In primitive societies, or so Malinowski taught, myths serve as the legitimating charters of practices and institutions. Just so here: the myth of g legitimates a vast enterprise of intelligence testing and theorizing. There should be no dispute that, when we lack specialized and valid instruments, general IQ tests can be better than nothing. Claims that they are anything more than such stop-gaps — that they are triumphs of psychological science, illuminating the workings of the mind; keys to the fates of individuals and peoples; sources of harsh truths which only a courageous few have the strength to bear; etc., etc., — such claims are at present entirely unjustified, though not, perhaps, unmotivated. They are supported only by the myth, and acceptance of the myth itself rests on what I can only call an astonishing methodological backwardness.
The bottom line is: The sooner we stop paying attention to g, the sooner we can devote our energies to understanding the mind.
: To be pedantic, Spearman didn't see that partial correlation coefficients were nearly zero, because I think partial correlations weren't invented yet. Instead he saw that certain "tetrad" equations involving the total correlations held, nearly; satisfying those equations is equivalent to the partial correlations vanishing.
: It's worth noting a subtle point here: even if the two-factor theory is true, g cannot, under any circumstances, be calculated directly from observed test scores, so the idea that it gives us an operational and objective definition of general intelligence is, in a word, wrong.
Remember that each test score is supposed to be the sum of g, a test-specific factor, and a little bit of noise. If we repeated the tests many times on the same person and averaged the results, the noise terms would start to cancel each other out. Suppose we could even repeat the tests infinitely often, so that the noise went away completely. If we had k different tests, we would still be left with k equations, one for each test, and k+1 unknowns, those being the k specific factors and the one general factor. Such an underdetermined system of equations has no unique solution. (Unless, that is, one of the tests measures the general factor alone, or two of the tests have exactly the same "specific" factor, in which case there are only k unknowns.) This "underdetermination" appears to have been first pointed out by E. B. Wilson in Science in 1928, and has, unsurprisingly, never been resolved. Statistically speaking, the model is over-parameterized and so non-identifiable, because different combinations of the factors give exactly the same distribution of results. Scoring above average on all the tests, e.g., might be due to (i) an above-average general factor and average specific factors, (ii) an average general factor and above-average specific factors, (iii) really-above-average specific factors and a way-below-average general factor, etc. (More combinations arise if someone scores above average on some but not all tests.) Assuming a certain prior distribution for the general and specific factors themselves, Bayes's rule gives the posterior distribution for the factors, which will put more weight on some of these possibilities than others, but that ranking comes solely from the prior. If we decide a priori that case (i) is more probable than case (ii), then our posterior estimates will reflect this. It's hard to see what non-circular grounds we'd have for such a decision. (Empirical Bayes doesn't seem to help.)

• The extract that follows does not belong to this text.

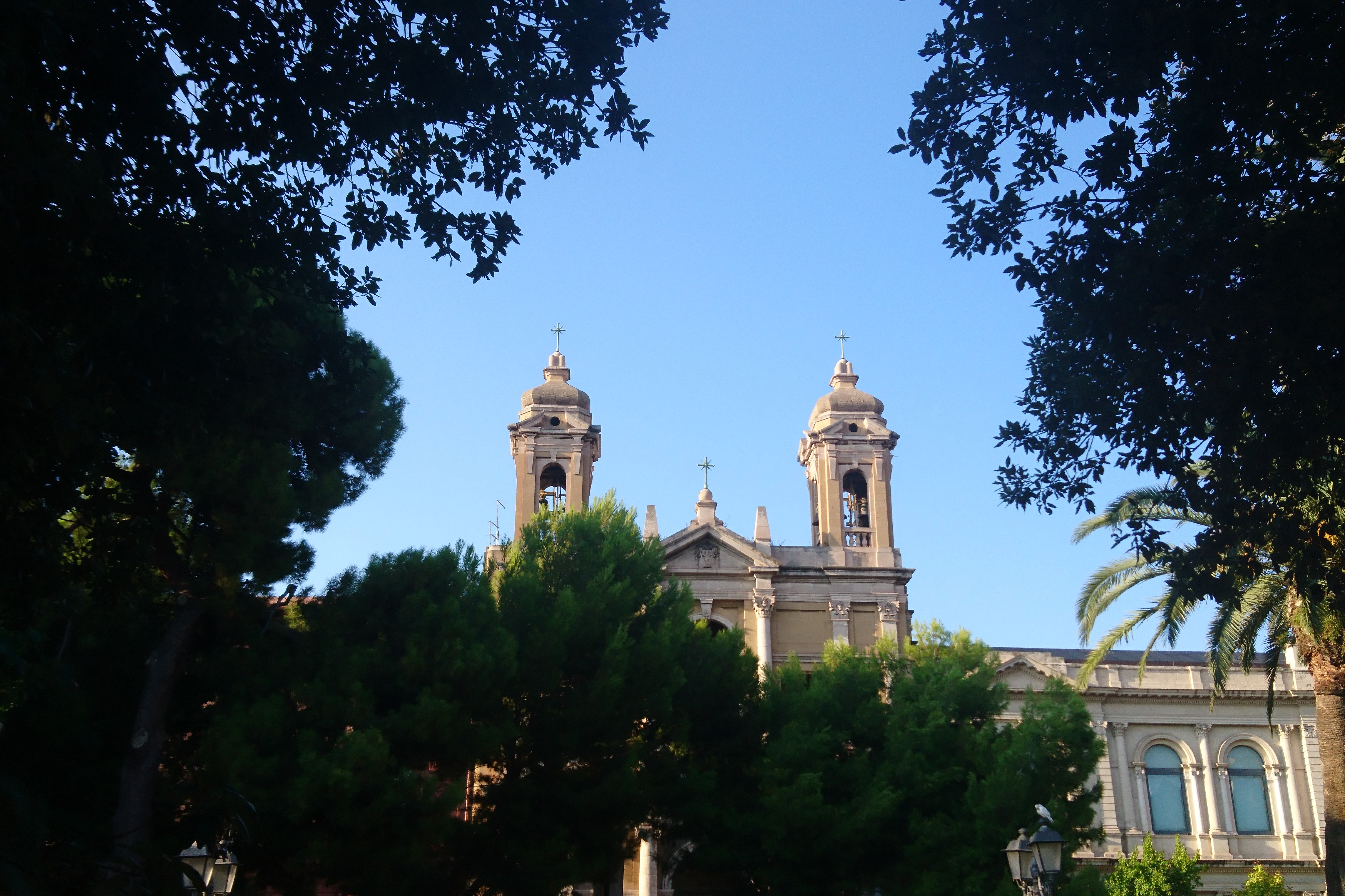 Chiesa di San Pasquale di Taranto

Of course, if one makes up the general factor so that it's a linear combination of the observed test scores, as in modern exploratory factor analysis, then the general factor is, by definition, calculable from the data. Unfortunately, using a different battery of tests would give you a different common factor, and these will not, except by sheer luck, agree.
Peter Schonemann has written extensively on this problem, and may be the best starting point if you want to know more. (His paper "Factorial Definitions of Intelligence" [abstract, PDF] reproduces Wilson's review as an appendix.) I give this consideration less weight than he does. (So, apparently, does his sometime-collaborator J. H. Steiger.) It definitely rules out claims that g gives us an operational and measurable definition of general intelligence. It does not rule out factor analysis as a means of discovering causal structure. If factor analysis could do that, the fact that it couldn't also give us precise estimates (even in the limit) of the causal variables it found would be unfortunate, but we would still know they mattered, and that should encourage us to find ways of measuring them directly.
: Spearman advocated making the right to vote contingent on demonstrating at least a certain minimum level of general intelligence, on the grounds that stupid people cannot exercise political judgment. Implicit in this is the idea that democracy is justified only to the extent that it makes the right decision or picks the best rulers, which I find repugnant; the point of democracy ought to be that it gives people power over their own lives, and makes rulers accountable to the ruled. (That it also tends to lead to better decisions and more social power helps it survive, but those aren't the point.) On his own theoretical principles, however, all Spearman should have cared about was the sum of the general factor and a specific factor of political judgment, not either factor alone.
 I recommend Loehlin's Latent Variable Models: An Introduction to Factor, Path, and Structural Analysis to students who need to know more, since it's clear, practical, decent on the strengths and limitations of the methods, sound on the need for statistical power, and written in an actual human voice. My copy is the second edition; I'm told, but haven't checked, that the fourth finally updated the vintage MacDraw diagrams. Loehlin has been contributing to the literature on IQ and its heritability since the 1970s, at least, and is far more of a hereditarian than I am, though not of the creepy (i.e., Jensenist) school — see e.g. Loehlin, Lindzey and Spuhler, Race Differences in Intelligence (W. H. Freeman, 1975), which contains some useful criticisms of, e.g., Leon Kamin.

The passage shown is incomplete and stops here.